You don't expect to find Christian Thielemann, guardian of alles that is deutsche, conducting Puccini. But Manon Lescaut is what he picked for his first new opera production since taking the Dresden reins, in the Stefan Herheim staging first seen in Graz.
His Wagnerian credentials were immediately validated in the Tristanesque Intermezzo, shifted from the third act to perform overture duties. Here Stefan Herheim introduced us to 'Puccini' - a silent actor - who creates Manon just as Des Grieux - here a sculptor - creates the Statue of Liberty. Monuments to freedom in feminine form, geddit? Created by men, beastly sexist men, who as Herheim reminds us with some nasty and borderline gratuitous prostitute-torture later on, seek to oppress and control women at every opportunity. Not that there isn't a profound truth lurking there, but I'm starting to find Herheim's feminist side, as previously revealed in his Lulu and Rusalka, a little too reminiscent of the censorious posturing of the Daily Mail on the subject of bikini-Kate.
Anyway, the sculptor's story is told in Puccini's era, and the Abbé Prévost's tale, simultaneously, in its own 18th century setting, an opportunity for some flamboyant powdering, wigging and bosom-enhancing. A giant Statue of Liberty and a chorus-packed gantry are ingeniously deployed to create everything from prison to a bed. There is no doubt about the craftsmanship of Herheim's production. His elegant and fluid switches make compelling sense of a problematic opera which in truth lurches from scene to scene like a series of ripped pages. Thielemann's supple control of the score only enhances the effect, all sweeping glamour and elegantly controlled corners. Herheim has complained about Thielemann's absence from stage rehearsals; all I can say is that music and staging had a seamless kinship.

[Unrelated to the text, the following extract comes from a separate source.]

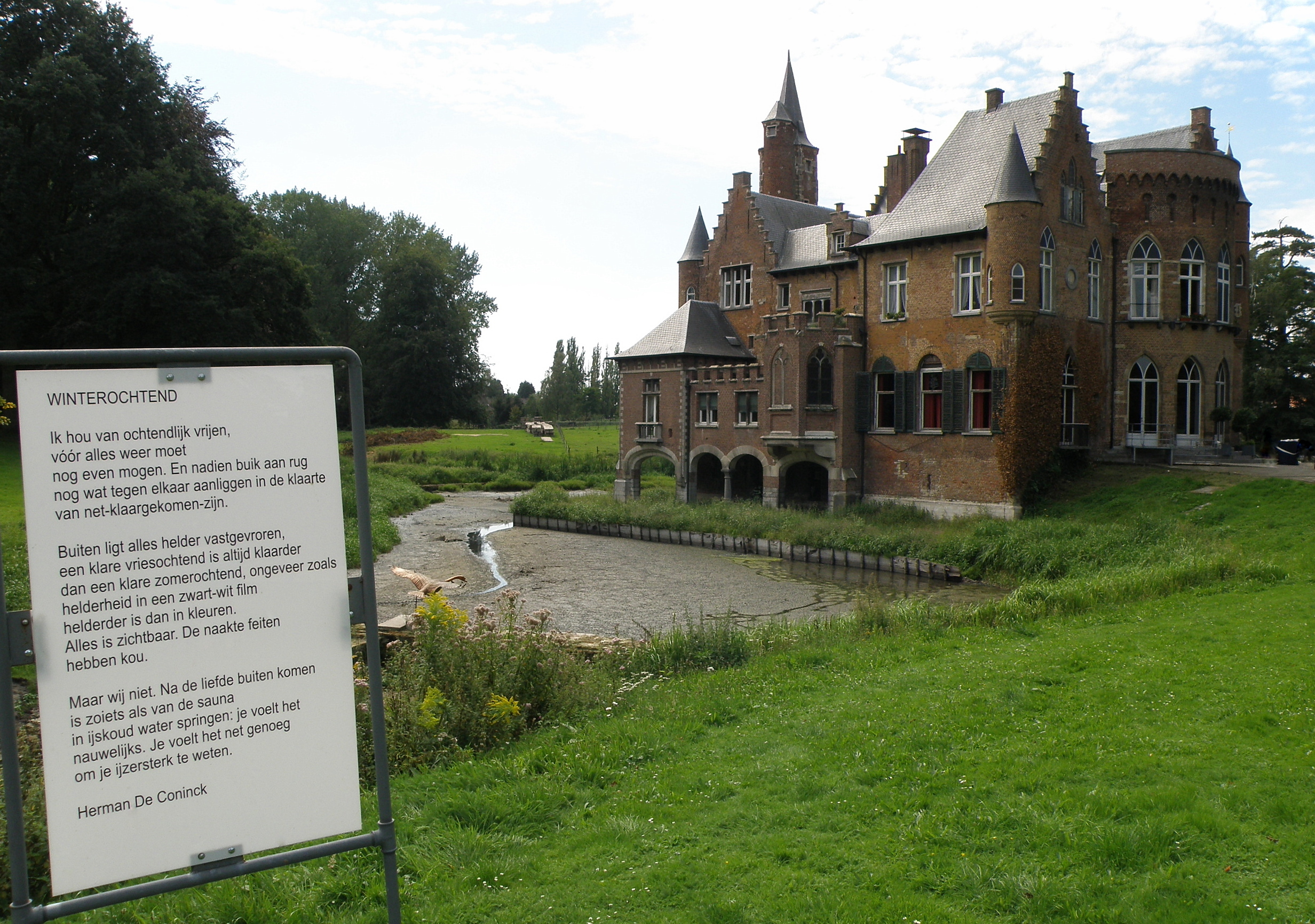 Bazel, deelgemeente van gemeente Kruibeke (prov. Oost-Vlaanderen, België). Kasteel van Wissekerke, oostgevel. Links: bord met gedicht van Herman De Coninck.
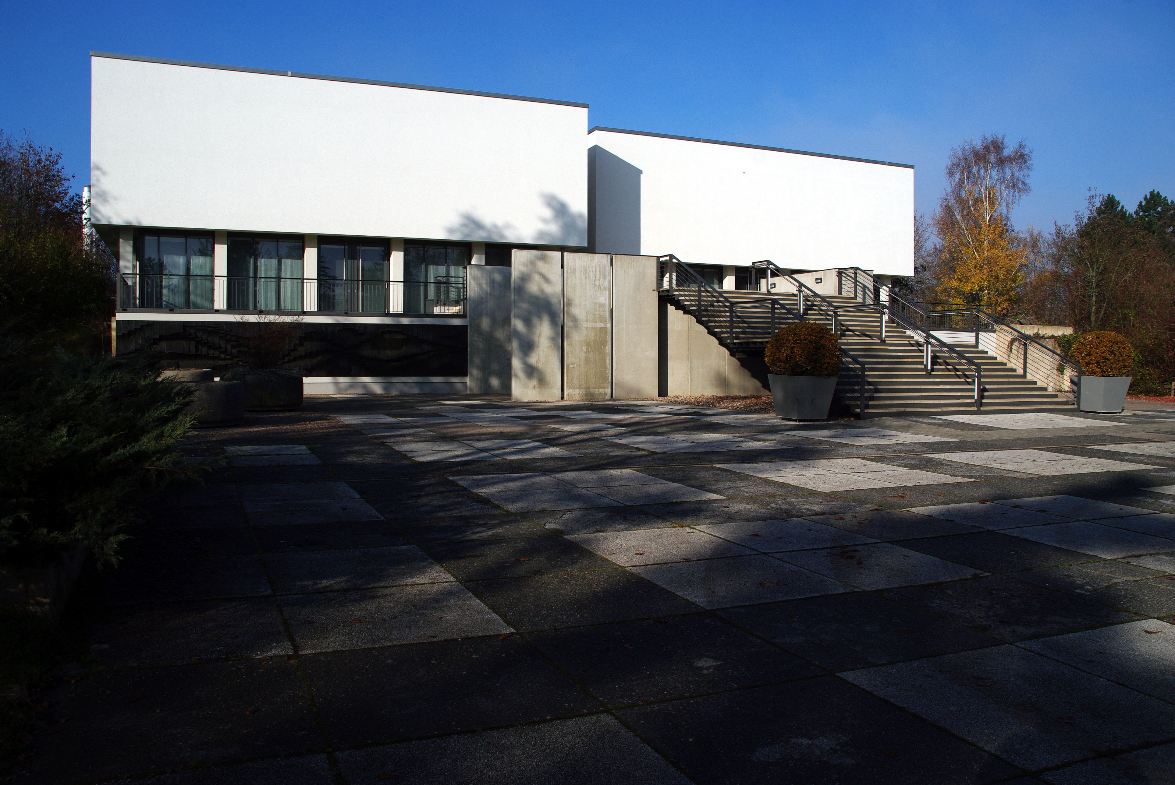 Die Feierhalle auf dem Erfurter Hauptfriedhof.

The opera is not an easy one to cast, even for a house with Met-like resources, so in the less adequately endowed Semperoper a few shortcomings were anticipated. Unfortunately they turned out to be in the two principal roles. The Semperoper's own Christoph Pohl as Lescaut and Giorgio Berrugi as Edmondo could have graced any stage in the world, as could Maurizio Muraro, guesting as Geronte (as he will at Covent Garden: 'later').
But Norma Fantini's vibrato-thick vocals, matronly appearance and instinctively self-regarding stage persona lent little credibility to her Manon. Puccini wants us to sympathise with his hard done-by heroine; all I could do was wonder whether she likes to refer to herself in the third person singular or the first person plural. For her impressive volume and general musical accuracy she deserved the warm applause she received, but in every dramatic sense she's several years past it.
Her Des Grieux, Thiago Arancam, looks young enough to be her son, which of course didn't help. He produced a few ringing top notes, but his voice is basically undersized and his vocal production uneven. A lot just disappeared beneath the orchestra. He tried his best, and a few unkind boos at the end were not deserved - this was a casting mistake, not a shabby performance. It's a tough role which today perhaps only a Jonas Kaufmann could do justice - and what are the chances of luring him to the Semperoper?